By Sara Bosworth
Hoping to solve a peculiar design problem, the city is calling on architects to consider a peculiar request: think small.
In this case, the instructions are literal. The Department of Housing and Development announced on Monday the Big Ideas for Small Lots initiative, an architectural competition to fill 23 of New York City’s narrowest vacant lots, many of which have been neglected and trash-strewn for decades. Two are in Queens.
The Queens sites are located at 113th Avenue between 155th street and 156th street and Rockaway Boulevard near 128th Street.
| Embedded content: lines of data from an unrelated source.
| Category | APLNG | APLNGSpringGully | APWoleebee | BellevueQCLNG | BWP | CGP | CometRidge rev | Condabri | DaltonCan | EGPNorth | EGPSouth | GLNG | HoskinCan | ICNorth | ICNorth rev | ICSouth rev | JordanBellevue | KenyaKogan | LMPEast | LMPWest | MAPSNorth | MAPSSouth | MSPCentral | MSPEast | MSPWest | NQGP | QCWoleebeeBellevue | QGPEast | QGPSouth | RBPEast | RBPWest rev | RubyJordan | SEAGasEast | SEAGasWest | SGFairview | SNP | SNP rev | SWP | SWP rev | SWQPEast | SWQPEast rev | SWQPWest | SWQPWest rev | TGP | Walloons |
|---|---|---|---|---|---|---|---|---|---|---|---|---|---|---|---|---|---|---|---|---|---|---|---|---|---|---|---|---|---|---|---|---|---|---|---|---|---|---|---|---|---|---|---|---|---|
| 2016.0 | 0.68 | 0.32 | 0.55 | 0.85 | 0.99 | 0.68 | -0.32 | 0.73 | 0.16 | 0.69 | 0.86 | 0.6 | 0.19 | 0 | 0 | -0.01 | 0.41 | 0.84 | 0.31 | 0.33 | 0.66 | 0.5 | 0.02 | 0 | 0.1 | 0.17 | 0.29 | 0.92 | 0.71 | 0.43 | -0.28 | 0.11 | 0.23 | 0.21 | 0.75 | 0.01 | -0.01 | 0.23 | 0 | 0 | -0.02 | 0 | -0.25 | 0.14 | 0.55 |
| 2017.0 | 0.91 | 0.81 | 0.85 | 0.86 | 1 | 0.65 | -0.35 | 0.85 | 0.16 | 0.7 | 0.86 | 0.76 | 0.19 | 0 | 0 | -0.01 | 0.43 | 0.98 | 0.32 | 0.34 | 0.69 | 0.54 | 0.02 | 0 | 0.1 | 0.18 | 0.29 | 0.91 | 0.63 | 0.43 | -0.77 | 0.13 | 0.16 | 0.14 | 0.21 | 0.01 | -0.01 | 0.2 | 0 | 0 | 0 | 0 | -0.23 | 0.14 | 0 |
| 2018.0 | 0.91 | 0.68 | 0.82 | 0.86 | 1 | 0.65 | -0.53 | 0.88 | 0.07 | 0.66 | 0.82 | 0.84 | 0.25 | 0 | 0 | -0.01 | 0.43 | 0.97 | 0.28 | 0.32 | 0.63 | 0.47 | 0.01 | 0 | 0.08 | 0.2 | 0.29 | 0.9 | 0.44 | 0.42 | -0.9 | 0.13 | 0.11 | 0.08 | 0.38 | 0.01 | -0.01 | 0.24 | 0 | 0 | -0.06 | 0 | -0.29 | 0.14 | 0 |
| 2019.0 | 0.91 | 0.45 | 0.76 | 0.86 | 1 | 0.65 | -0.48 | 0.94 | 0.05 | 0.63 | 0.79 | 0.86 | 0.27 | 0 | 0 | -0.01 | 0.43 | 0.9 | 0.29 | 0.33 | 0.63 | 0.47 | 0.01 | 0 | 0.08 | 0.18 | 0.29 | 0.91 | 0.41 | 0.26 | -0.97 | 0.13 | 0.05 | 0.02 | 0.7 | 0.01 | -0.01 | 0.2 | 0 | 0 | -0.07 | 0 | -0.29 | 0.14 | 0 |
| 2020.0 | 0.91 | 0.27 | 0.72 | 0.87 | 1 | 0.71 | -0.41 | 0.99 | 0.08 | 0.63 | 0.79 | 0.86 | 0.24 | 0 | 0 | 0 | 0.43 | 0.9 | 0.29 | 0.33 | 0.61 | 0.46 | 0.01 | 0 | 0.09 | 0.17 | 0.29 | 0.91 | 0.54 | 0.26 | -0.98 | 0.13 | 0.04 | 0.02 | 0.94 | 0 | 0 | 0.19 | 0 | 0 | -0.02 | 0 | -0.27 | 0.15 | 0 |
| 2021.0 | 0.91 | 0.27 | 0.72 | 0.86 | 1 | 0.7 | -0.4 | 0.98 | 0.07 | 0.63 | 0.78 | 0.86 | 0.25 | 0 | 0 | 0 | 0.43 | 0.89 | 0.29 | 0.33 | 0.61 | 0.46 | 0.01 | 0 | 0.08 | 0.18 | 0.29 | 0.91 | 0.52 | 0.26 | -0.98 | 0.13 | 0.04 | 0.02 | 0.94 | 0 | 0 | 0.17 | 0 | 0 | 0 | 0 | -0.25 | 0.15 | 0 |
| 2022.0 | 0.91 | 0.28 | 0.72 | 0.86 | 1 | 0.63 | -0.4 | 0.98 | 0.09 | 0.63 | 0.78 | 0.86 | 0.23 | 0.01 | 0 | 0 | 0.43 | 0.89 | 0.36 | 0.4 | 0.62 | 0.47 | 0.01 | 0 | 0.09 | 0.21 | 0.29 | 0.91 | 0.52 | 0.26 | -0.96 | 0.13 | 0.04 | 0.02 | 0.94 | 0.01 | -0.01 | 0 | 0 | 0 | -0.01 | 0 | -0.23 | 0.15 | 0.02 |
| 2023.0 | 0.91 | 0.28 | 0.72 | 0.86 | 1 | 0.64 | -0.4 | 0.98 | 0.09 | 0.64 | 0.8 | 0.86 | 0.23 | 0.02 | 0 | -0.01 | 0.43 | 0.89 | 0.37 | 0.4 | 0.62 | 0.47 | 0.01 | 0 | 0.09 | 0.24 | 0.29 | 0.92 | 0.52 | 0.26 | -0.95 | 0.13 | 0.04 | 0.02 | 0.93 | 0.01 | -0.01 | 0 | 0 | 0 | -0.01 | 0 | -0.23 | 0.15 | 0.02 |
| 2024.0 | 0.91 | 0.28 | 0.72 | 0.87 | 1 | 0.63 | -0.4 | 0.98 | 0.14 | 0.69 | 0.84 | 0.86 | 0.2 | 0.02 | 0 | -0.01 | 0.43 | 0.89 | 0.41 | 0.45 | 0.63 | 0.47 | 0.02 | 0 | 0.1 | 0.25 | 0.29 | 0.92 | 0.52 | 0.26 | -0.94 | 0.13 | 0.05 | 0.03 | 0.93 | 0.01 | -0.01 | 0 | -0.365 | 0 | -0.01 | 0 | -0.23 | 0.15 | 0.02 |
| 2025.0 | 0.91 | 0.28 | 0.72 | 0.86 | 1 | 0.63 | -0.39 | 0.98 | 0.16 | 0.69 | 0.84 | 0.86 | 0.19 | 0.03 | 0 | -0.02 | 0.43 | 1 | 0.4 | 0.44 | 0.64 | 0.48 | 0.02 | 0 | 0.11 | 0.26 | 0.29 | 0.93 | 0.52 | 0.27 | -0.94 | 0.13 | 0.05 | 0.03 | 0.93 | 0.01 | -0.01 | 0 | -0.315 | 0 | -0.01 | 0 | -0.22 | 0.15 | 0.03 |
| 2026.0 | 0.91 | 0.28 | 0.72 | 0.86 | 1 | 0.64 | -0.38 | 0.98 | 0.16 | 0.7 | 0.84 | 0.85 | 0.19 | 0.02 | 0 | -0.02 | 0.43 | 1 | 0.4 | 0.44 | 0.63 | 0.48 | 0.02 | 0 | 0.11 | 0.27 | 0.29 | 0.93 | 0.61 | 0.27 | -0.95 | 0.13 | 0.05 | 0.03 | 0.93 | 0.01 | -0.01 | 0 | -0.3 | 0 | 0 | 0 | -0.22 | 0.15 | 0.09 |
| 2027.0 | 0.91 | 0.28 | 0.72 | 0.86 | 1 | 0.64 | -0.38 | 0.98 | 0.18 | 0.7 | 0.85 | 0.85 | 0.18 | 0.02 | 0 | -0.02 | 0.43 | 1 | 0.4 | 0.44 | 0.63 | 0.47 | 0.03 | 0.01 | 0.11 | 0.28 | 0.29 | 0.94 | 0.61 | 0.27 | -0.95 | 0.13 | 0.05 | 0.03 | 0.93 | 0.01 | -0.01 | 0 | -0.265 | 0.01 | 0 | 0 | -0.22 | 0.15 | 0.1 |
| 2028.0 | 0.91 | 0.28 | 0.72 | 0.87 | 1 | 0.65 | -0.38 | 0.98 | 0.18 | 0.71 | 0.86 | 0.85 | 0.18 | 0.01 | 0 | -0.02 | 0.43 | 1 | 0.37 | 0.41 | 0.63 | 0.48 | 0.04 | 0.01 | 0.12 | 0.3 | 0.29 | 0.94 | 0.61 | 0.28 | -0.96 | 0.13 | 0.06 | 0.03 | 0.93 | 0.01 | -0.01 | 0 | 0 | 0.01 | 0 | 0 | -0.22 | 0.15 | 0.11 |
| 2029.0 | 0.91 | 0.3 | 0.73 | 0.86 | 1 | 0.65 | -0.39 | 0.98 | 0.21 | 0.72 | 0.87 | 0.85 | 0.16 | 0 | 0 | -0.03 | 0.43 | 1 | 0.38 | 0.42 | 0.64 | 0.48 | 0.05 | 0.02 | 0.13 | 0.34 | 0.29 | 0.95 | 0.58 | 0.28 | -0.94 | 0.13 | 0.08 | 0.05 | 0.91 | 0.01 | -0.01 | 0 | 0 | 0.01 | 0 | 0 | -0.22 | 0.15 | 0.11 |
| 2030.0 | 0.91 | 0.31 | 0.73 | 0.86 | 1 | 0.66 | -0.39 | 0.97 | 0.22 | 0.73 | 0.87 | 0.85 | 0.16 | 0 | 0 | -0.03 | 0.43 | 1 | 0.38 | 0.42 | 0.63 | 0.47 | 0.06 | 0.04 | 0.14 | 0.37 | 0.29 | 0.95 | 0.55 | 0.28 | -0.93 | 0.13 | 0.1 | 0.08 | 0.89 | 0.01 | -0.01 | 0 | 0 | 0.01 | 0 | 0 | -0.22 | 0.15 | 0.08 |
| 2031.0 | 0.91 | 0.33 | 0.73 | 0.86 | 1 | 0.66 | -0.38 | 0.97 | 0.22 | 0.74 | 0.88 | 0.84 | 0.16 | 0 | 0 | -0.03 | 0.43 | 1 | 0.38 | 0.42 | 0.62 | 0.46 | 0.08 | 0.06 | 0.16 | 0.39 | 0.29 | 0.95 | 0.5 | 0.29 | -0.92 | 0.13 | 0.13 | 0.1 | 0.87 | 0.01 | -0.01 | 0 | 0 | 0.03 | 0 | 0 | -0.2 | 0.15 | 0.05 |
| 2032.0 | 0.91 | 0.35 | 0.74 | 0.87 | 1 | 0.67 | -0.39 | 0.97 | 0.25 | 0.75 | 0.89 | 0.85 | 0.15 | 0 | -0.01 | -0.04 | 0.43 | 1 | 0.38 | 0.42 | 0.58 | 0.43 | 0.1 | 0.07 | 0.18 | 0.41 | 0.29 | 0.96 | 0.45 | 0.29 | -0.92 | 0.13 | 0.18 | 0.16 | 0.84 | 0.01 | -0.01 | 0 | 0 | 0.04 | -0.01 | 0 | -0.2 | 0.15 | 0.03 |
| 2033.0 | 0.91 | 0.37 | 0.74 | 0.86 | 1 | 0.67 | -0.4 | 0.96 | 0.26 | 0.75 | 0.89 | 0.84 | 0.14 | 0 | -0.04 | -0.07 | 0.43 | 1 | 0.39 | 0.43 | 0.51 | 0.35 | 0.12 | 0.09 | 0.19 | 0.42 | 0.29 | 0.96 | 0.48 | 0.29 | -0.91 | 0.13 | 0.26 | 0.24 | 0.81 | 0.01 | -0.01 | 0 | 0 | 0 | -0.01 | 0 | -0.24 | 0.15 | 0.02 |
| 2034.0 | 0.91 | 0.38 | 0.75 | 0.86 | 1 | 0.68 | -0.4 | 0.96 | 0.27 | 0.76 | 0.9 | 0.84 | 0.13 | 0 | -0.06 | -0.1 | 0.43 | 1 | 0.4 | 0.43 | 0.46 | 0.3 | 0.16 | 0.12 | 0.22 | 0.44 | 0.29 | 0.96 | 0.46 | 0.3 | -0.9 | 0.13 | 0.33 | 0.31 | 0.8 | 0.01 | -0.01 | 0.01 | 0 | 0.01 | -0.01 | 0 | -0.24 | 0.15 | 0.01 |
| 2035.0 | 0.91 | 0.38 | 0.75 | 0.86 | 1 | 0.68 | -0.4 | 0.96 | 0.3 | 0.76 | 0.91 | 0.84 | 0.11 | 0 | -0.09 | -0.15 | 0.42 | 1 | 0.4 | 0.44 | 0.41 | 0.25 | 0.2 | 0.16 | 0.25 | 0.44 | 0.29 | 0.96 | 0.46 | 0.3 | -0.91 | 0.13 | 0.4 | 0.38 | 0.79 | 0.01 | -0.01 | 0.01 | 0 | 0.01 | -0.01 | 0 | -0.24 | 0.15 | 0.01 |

The city, in collaboration with the American Institute of Architects New York, will host a two-phase design challenge that asks architects to create models for affordable housing on a small scale — the lots range in size from 663 square feet in the Bronx to 4,000 square feet in Staten Island.
Big Ideas for Small Lots hopes to leverage the tiny, vacant spaces as part of HPD’s effort to build and preserve 300,000 affordable homes by 2026.
Submissions for Stage I of the competition are due March 24, at which point HPD will award a $3,000 stipend to five finalists, who will be invited back to present Stage II proposals in September.
Proposals will be given to a panel of nine judges of architects, urban designers, city planners, private developers and designers.
The sites are scheduled to be designated in November.